It is important to note that it is hard for chip vendors to stray from general-purpose chips since those are how they can get the most customers and maintain a successful business. That being said, let's dive into some of the interesting bits of these purpose-built chips: the benefits of economics, user experience, and performance for the companies building them.
GPUs were originally designed for graphics, hence the name graphics processing unit. GPUs are not actually made for neural networks; however, they tend to be used for this solely because they outperform CPUs since they have lots of cores for running computations in parallel. In 2016, Google introduced the TPU (tensor processing unit), which is an ASIC (application-specific integrated circuit) made for neural networks. ASICs made explicitly for neural networks tend to be very good at matrix multiplication and floating-point operations since that is largely what training a neural network is all about. This is why you often see these types of chips advertised by comparing FLOPS (floating-point operations per second). Traditional GPUs focus on calculations for placing pixels; they are also capable of matrix multiplication and floating-point operations but not to the same scale as those made specifically for neural networks.
If you are doing any complex work with neural networks, you have only a few good options for compute.

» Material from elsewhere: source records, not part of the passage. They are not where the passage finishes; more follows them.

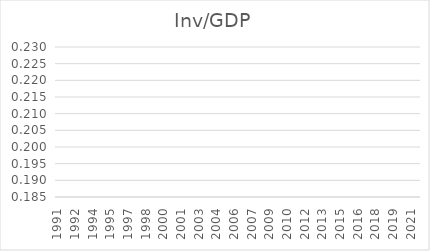
| Category | Inv/GDP |
|---|---|
| 1991.0 | 0 |
| 1991.0 | 0 |
| 1991.0 | 0 |
| 1991.0 | 0 |
| 1992.0 | 0 |
| 1992.0 | 0 |
| 1992.0 | 0 |
| 1992.0 | 0 |
| 1993.0 | 0 |
| 1993.0 | 0 |
| 1993.0 | 0 |
| 1993.0 | 0 |
| 1994.0 | 0 |
| 1994.0 | 0 |
| 1994.0 | 0 |
| 1994.0 | 0 |
| 1995.0 | 0 |
| 1995.0 | 0 |
| 1995.0 | 0 |
| 1995.0 | 0 |
| 1996.0 | 0 |
| 1996.0 | 0 |
| 1996.0 | 0 |
| 1996.0 | 0 |
| 1997.0 | 0 |
| 1997.0 | 0 |
| 1997.0 | 0 |
| 1997.0 | 0 |
| 1998.0 | 0 |
| 1998.0 | 0 |
| 1998.0 | 0 |
| 1998.0 | 0 |
| 1999.0 | 0 |
| 1999.0 | 0 |
| 1999.0 | 0 |
| 1999.0 | 0 |
| 2000.0 | 0 |
| 2000.0 | 0 |
| 2000.0 | 0 |
| 2000.0 | 0 |
| 2001.0 | 0 |
| 2001.0 | 0 |
| 2001.0 | 0 |
| 2001.0 | 0 |
| 2002.0 | 0 |
| 2002.0 | 0 |
| 2002.0 | 0 |
| 2002.0 | 0 |
| 2003.0 | 0 |
| 2003.0 | 0 |
| 2003.0 | 0 |
| 2003.0 | 0 |
| 2004.0 | 0 |
| 2004.0 | 0 |
| 2004.0 | 0 |
| 2004.0 | 0 |
| 2005.0 | 0 |
| 2005.0 | 0 |
| 2005.0 | 0 |
| 2005.0 | 0 |
| 2006.0 | 0 |
| 2006.0 | 0 |
| 2006.0 | 0 |
| 2006.0 | 0 |
| 2007.0 | 0 |
| 2007.0 | 0 |
| 2007.0 | 0 |
| 2007.0 | 0 |
| 2008.0 | 0 |
| 2008.0 | 0 |
| 2008.0 | 0 |
| 2008.0 | 0 |
| 2009.0 | 0 |
| 2009.0 | 0 |
| 2009.0 | 0 |
| 2009.0 | 0 |
| 2010.0 | 0 |
| 2010.0 | 0 |
| 2010.0 | 0 |
| 2010.0 | 0 |
| 2011.0 | 0 |
| 2011.0 | 0 |
| 2011.0 | 0 |
| 2011.0 | 0 |
| 2012.0 | 0 |
| 2012.0 | 0 |
| 2012.0 | 0 |
| 2012.0 | 0 |
| 2013.0 | 0 |
| 2013.0 | 0 |
| 2013.0 | 0 |
| 2013.0 | 0 |
| 2014.0 | 0 |
| 2014.0 | 0 |
| 2014.0 | 0 |
| 2014.0 | 0 |
| 2015.0 | 0 |
| 2015.0 | 0 |
| 2015.0 | 0 |
| 2015.0 | 0 |
| 2016.0 | 0 |
| 2016.0 | 0 |
| 2016.0 | 0 |
| 2016.0 | 0 |
| 2017.0 | 0 |
| 2017.0 | 0 |
| 2017.0 | 0 |
| 2017.0 | 0 |
| 2018.0 | 0 |
| 2018.0 | 0 |
| 2018.0 | 0 |
| 2018.0 | 0 |
| 2019.0 | 0 |
| 2019.0 | 0 |
| 2019.0 | 0 |
| 2019.0 | 0 |
| 2020.0 | 0 |
| 2020.0 | 0 |
| 2020.0 | 0 |
| 2020.0 | 0 |
| 2021.0 | 0 |
| 2021.0 | 0 |
| 2021.0 | 0 |
| 2021.0 | 0 |

Traditionally, the champion in this space has been Nvidia's A100. A company like Tesla, that competes directly with Google's self-driving car experiments, likely does not want its data in Google's cloud. So the A100 is its only option. The A100 comes at a steep price, and Nvidia seems to take advantage of its domination in this space. Because of Nvidia's high margins, Tesla could get better unit economics and performance by making its own chips. Because of the cost of designing the chip, building the software, manufacturing, and maintenance, however, Tesla's strategy is likely less a result of economics and more because of vertical integration and the performance benefits of designing to its specific use case.
Startups such as Cerebras, Groq, and Graphcore have entered the space as well. The dominant public opinion in this space seems to be, "Can anyone please compete with Nvidia?" [youtube.com] Chips tend to be made specifically for either training or inference, or both (denoted as general-purpose here).
Training is the process of developing a neural network based on examples. Training neural networks is memory intensive since backpropagation requires storing activations of all intermediate layers; therefore, chips made for training tend to have much more memory.
Inference is like production in that data is fed to a model in order to get a prediction. Inference of models has strong latency requirements because you want to get a prediction as fast as you can. For self-driving cars, a slow prediction could mean the difference between life and death. Tesla's FSD computer is made for inference (it is in your car while you are driving, predicting what your car and other cars should do), while the Dojo D1 chip is made for training.
There is quite a variety of different names for ASICs that are best suited for neural networks. Google calls its ASIC a TPU; Nvidia refers to the A100 and others as GPUs; Groq uses the term TSP (tensor streaming processor); Graphcore invented the term IPU (intelligence processing unit); and Apple goes with NPU, for neural processing unit. (It would be nice to standardize on the Apple term only because it uses the word neural, which implies neural networks, instead of everyone coming up with their own names, but what do I know?)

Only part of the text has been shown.